Vinod Aggarwal, MD & CEO, VECV, told Business Standard that the current phase of slowdown is temporary, and that the medium and long-term horizons look good. He adds that his firm is preparing for the future, since it is a long-term player.
The company's Bhopal plant, which will have a capacity of around 40,000 units a year, will start rolling out products from next year. The firm already has one plant at Pithampur with a capacity of around 90,000 units. With the expansion, the total capacity of the company in India would be 1,30,000 units a year.
Apart from meeting domestic demand, these facilities will also cater to the export market, which accounts for 15 per cent of the company's volume today, and in which VECV has been expanding its footprint in recent years. The company hopes to increase the contribution of the export market to it overall volumes as it seeks penetrate more into Africa, South East Asia, and SAARC countries.
In the domestic market, Aggarwal expects some good traction due to pre-buy as customers, especially those who want to replace, will look at buying before prices rise. He expects a BS VI truck to be priced 8-15 per cent more than a BS IV vehicle at the industry level.
Aggarwal claims VECV’s product will have some cost advantage as far as BS VI is concerned since they have already produced and delivered more than 100,000 Euro-VI engines to Volvo globally for more than five years and know the nuances of BS VI technology.

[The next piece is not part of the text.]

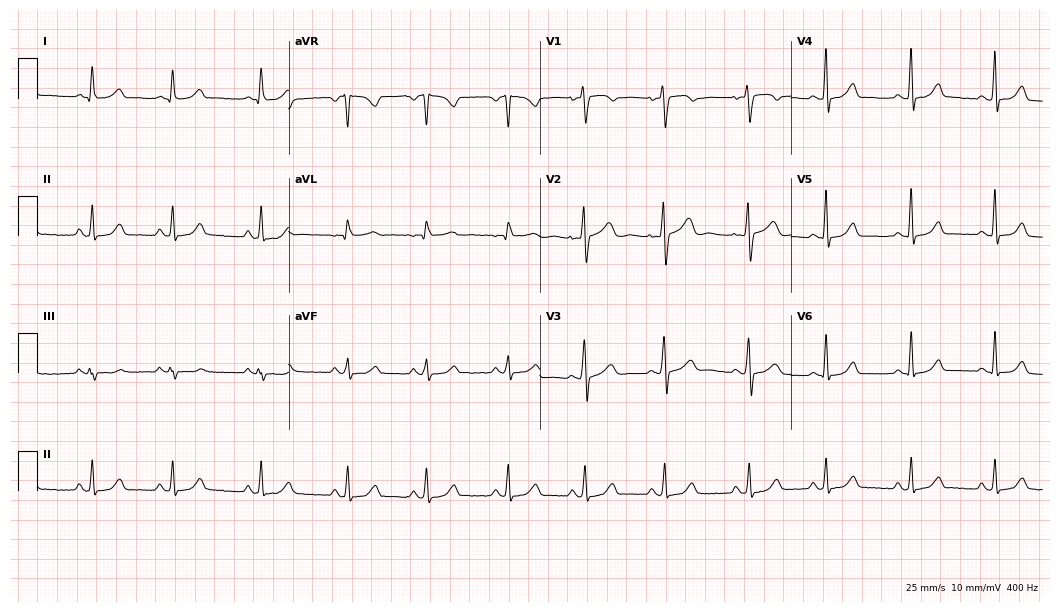
Standard 12-lead ECG recorded from a 39-year-old woman. Read as a normal ECG.
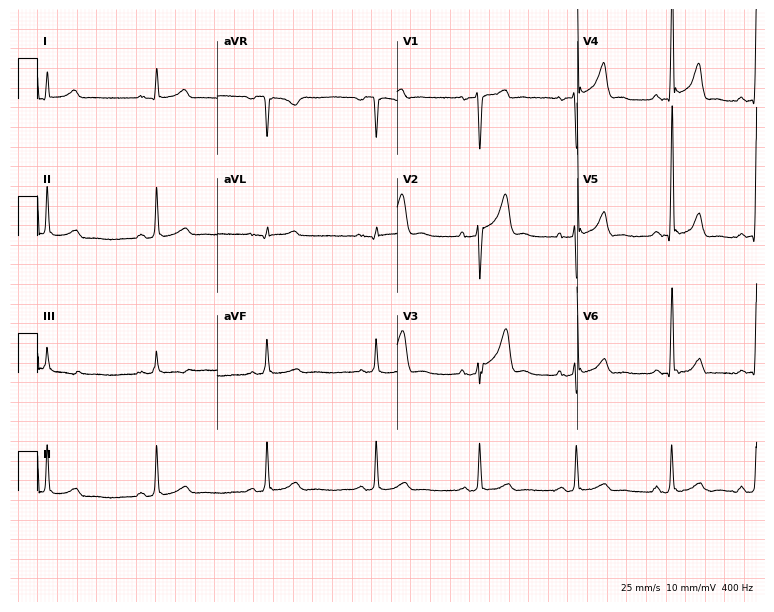
ECG (7.3-second recording at 400 Hz) — a man, 41 years old. Labelled as a normal ECG.

VECV expects its market share in the M&HCV segment to improve in the BS VI era.
Speaking about the industry, Aggarwal said factors that led to the slowdown include drop in economy growth and infrastructure spending, which has impaired the movement of major commodities such as steel and cement. Other issues, such as those relating to the credit squeeze brought on by the stress in the NBFC sector, are being addressed by the government. Bank recapitalisation is another initiative in this area.
The government has also taking steps to improve the economy and sentiment and has started looking at infrastructure spending, Aggarwal said, adding, "With all these factors we see revival will start from September-October of 2020.”